-- EXERCISE INSTRUCTIONS --
All of the data below should be written out exactly.
[PROVIDED DATA]
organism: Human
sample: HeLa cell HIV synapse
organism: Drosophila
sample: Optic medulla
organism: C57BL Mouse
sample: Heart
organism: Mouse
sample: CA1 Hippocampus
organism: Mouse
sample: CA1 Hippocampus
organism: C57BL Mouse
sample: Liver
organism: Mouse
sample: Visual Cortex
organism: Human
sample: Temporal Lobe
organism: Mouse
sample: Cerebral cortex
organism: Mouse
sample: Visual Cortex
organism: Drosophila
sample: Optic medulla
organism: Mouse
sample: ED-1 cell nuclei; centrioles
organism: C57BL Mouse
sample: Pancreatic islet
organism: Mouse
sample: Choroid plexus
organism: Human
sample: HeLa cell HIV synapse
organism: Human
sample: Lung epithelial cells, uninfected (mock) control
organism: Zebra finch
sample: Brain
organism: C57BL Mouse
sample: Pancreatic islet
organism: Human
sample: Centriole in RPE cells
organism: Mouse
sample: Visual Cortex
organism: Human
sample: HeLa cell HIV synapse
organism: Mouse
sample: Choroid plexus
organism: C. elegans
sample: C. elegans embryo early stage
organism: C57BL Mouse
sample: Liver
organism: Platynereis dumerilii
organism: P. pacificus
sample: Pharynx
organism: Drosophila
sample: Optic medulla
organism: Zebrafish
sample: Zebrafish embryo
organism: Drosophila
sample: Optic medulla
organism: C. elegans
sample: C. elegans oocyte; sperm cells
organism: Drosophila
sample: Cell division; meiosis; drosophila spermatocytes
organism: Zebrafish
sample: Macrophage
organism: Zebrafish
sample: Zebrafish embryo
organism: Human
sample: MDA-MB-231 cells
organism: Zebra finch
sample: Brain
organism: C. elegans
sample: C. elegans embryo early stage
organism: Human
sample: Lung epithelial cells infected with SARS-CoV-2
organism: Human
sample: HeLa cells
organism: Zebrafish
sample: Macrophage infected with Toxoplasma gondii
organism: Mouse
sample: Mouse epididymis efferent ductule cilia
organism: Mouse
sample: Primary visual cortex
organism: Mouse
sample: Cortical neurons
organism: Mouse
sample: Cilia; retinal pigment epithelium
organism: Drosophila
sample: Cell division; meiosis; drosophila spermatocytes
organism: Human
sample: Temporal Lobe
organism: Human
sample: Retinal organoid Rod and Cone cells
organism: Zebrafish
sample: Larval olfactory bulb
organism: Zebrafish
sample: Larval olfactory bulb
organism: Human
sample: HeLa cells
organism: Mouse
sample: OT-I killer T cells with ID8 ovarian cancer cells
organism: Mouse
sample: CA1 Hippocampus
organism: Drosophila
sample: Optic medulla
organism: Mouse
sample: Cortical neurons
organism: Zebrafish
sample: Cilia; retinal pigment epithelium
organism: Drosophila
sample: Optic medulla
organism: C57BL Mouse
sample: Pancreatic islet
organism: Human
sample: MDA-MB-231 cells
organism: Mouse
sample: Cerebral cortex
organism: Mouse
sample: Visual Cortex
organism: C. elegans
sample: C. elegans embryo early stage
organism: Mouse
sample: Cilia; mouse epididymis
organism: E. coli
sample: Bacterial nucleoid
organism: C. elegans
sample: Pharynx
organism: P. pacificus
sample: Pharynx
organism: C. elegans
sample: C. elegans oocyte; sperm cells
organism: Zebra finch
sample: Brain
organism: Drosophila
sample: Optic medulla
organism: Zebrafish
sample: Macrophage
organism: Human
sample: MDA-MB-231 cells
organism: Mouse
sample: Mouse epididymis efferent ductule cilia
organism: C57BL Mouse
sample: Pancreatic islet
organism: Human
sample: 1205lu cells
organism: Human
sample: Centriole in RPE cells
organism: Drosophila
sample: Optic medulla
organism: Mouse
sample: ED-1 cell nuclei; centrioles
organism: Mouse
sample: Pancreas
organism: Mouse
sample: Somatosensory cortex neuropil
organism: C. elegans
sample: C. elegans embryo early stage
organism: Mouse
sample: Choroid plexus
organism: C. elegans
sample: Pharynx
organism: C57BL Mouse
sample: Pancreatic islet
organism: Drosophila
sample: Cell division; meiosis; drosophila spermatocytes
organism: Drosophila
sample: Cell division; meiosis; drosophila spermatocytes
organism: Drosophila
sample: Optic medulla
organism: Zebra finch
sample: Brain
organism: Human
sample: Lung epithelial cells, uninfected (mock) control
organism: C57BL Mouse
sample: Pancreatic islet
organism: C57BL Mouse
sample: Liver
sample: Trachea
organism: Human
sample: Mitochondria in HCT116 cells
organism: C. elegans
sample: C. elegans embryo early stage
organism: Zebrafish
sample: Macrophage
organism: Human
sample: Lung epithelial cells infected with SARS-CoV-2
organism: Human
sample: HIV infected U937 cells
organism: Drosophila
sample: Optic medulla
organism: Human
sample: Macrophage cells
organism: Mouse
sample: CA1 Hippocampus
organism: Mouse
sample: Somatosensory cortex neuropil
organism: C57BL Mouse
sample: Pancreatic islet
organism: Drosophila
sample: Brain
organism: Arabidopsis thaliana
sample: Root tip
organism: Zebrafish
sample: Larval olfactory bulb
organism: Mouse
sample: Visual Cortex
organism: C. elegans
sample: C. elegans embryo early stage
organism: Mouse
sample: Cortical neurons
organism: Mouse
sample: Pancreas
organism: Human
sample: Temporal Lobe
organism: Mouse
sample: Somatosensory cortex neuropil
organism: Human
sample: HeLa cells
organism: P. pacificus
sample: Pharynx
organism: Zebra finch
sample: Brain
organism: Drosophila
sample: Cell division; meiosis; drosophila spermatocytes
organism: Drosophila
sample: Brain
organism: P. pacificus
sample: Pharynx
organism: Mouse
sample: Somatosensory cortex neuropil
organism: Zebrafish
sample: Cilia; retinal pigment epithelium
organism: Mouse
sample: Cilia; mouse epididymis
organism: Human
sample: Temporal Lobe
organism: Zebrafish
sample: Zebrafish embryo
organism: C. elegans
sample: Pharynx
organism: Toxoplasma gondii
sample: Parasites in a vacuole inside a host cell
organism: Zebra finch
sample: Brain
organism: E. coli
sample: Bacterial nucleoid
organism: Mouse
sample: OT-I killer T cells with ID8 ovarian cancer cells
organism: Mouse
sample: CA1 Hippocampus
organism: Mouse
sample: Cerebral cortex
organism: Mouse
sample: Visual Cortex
[/PROVIDED DATA]
-- YOUR SOLUTION --
organism: Human
sample: HeLa cell HIV synapse
organism: Drosophila
sample: Optic medulla
organism: C57BL Mouse
sample: Heart
organism: Mouse
sample: CA1 Hippocampus
organism: Mouse
sample: CA1 Hippocampus
organism: C57BL Mouse
sample: Liver
organism: Mouse
sample: Visual Cortex
organism: Human
sample: Temporal Lobe
organism: Mouse
sample: Cerebral cortex
organism: Mouse
sample: Visual Cortex
organism: Drosophila
sample: Optic medulla
organism: Mouse
sample: ED-1 cell nuclei; centrioles
organism: C57BL Mouse
sample: Pancreatic islet
organism: Mouse
sample: Choroid plexus
organism: Human
sample: HeLa cell HIV synapse
organism: Human
sample: Lung epithelial cells, uninfected (mock) control
organism: Zebra finch
sample: Brain
organism: C57BL Mouse
sample: Pancreatic islet
organism: Human
sample: Centriole in RPE cells
organism: Mouse
sample: Visual Cortex
organism: Human
sample: HeLa cell HIV synapse
organism: Mouse
sample: Choroid plexus
organism: C. elegans
sample: C. elegans embryo early stage
organism: C57BL Mouse
sample: Liver
organism: Platynereis dumerilii
organism: P. pacificus
sample: Pharynx
organism: Drosophila
sample: Optic medulla
organism: Zebrafish
sample: Zebrafish embryo
organism: Drosophila
sample: Optic medulla
organism: C. elegans
sample: C. elegans oocyte; sperm cells
organism: Drosophila
sample: Cell division; meiosis; drosophila spermatocytes
organism: Zebrafish
sample: Macrophage
organism: Zebrafish
sample: Zebrafish embryo
organism: Human
sample: MDA-MB-231 cells
organism: Zebra finch
sample: Brain
organism: C. elegans
sample: C. elegans embryo early stage
organism: Human
sample: Lung epithelial cells infected with SARS-CoV-2
organism: Human
sample: HeLa cells
organism: Zebrafish
sample: Macrophage infected with Toxoplasma gondii
organism: Mouse
sample: Mouse epididymis efferent ductule cilia
organism: Mouse
sample: Primary visual cortex
organism: Mouse
sample: Cortical neurons
organism: Mouse
sample: Cilia; retinal pigment epithelium
organism: Drosophila
sample: Cell division; meiosis; drosophila spermatocytes
organism: Human
sample: Temporal Lobe
organism: Human
sample: Retinal organoid Rod and Cone cells
organism: Zebrafish
sample: Larval olfactory bulb
organism: Zebrafish
sample: Larval olfactory bulb
organism: Human
sample: HeLa cells
organism: Mouse
sample: OT-I killer T cells with ID8 ovarian cancer cells
organism: Mouse
sample: CA1 Hippocampus
organism: Drosophila
sample: Optic medulla
organism: Mouse
sample: Cortical neurons
organism: Zebrafish
sample: Cilia; retinal pigment epithelium
organism: Drosophila
sample: Optic medulla
organism: C57BL Mouse
sample: Pancreatic islet
organism: Human
sample: MDA-MB-231 cells
organism: Mouse
sample: Cerebral cortex
organism: Mouse
sample: Visual Cortex
organism: C. elegans
sample: C. elegans embryo early stage
organism: Mouse
sample: Cilia; mouse epididymis
organism: E. coli
sample: Bacterial nucleoid
organism: C. elegans
sample: Pharynx
organism: P. pacificus
sample: Pharynx
organism: C. elegans
sample: C. elegans oocyte; sperm cells
organism: Zebra finch
sample: Brain
organism: Drosophila
sample: Optic medulla
organism: Zebrafish
sample: Macrophage
organism: Human
sample: MDA-MB-231 cells
organism: Mouse
sample: Mouse epididymis efferent ductule cilia
organism: C57BL Mouse
sample: Pancreatic islet
organism: Human
sample: 1205lu cells
organism: Human
sample: Centriole in RPE cells
organism: Drosophila
sample: Optic medulla
organism: Mouse
sample: ED-1 cell nuclei; centrioles
organism: Mouse
sample: Pancreas
organism: Mouse
sample: Somatosensory cortex neuropil
organism: C. elegans
sample: C. elegans embryo early stage
organism: Mouse
sample: Choroid plexus
organism: C. elegans
sample: Pharynx
organism: C57BL Mouse
sample: Pancreatic islet
organism: Drosophila
sample: Cell division; meiosis; drosophila spermatocytes
organism: Drosophila
sample: Cell division; meiosis; drosophila spermatocytes
organism: Drosophila
sample: Optic medulla
organism: Zebra finch
sample: Brain
organism: Human
sample: Lung epithelial cells, uninfected (mock) control
organism: C57BL Mouse
sample: Pancreatic islet
organism: C57BL Mouse
sample: Liver
sample: Trachea
organism: Human
sample: Mitochondria in HCT116 cells
organism: C. elegans
sample: C. elegans embryo early stage
organism: Zebrafish
sample: Macrophage
organism: Human
sample: Lung epithelial cells infected with SARS-CoV-2
organism: Human
sample: HIV infected U937 cells
organism: Drosophila
sample: Optic medulla
organism: Human
sample: Macrophage cells
organism: Mouse
sample: CA1 Hippocampus
organism: Mouse
sample: Somatosensory cortex neuropil
organism: C57BL Mouse
sample: Pancreatic islet
organism: Drosophila
sample: Brain
organism: Arabidopsis thaliana
sample: Root tip
organism: Zebrafish
sample: Larval olfactory bulb
organism: Mouse
sample: Visual Cortex
organism: C. elegans
sample: C. elegans embryo early stage
organism: Mouse
sample: Cortical neurons
organism: Mouse
sample: Pancreas
organism: Human
sample: Temporal Lobe
organism: Mouse
sample: Somatosensory cortex neuropil
organism: Human
sample: HeLa cells
organism: P. pacificus
sample: Pharynx
organism: Zebra finch
sample: Brain
organism: Drosophila
sample: Cell division; meiosis; drosophila spermatocytes
organism: Drosophila
sample: Brain
organism: P. pacificus
sample: Pharynx
organism: Mouse
sample: Somatosensory cortex neuropil
organism: Zebrafish
sample: Cilia; retinal pigment epithelium
organism: Mouse
sample: Cilia; mouse epididymis
organism: Human
sample: Temporal Lobe
organism: Zebrafish
sample: Zebrafish embryo
organism: C. elegans
sample: Pharynx
organism: Toxoplasma gondii
sample: Parasites in a vacuole inside a host cell
organism: Zebra finch
sample: Brain
organism: E. coli
sample: Bacterial nucleoid
organism: Mouse
sample: OT-I killer T cells with ID8 ovarian cancer cells
organism: Mouse
sample: CA1 Hippocampus
organism: Mouse
sample: Cerebral cortex
organism: Mouse
sample: Visual Cortex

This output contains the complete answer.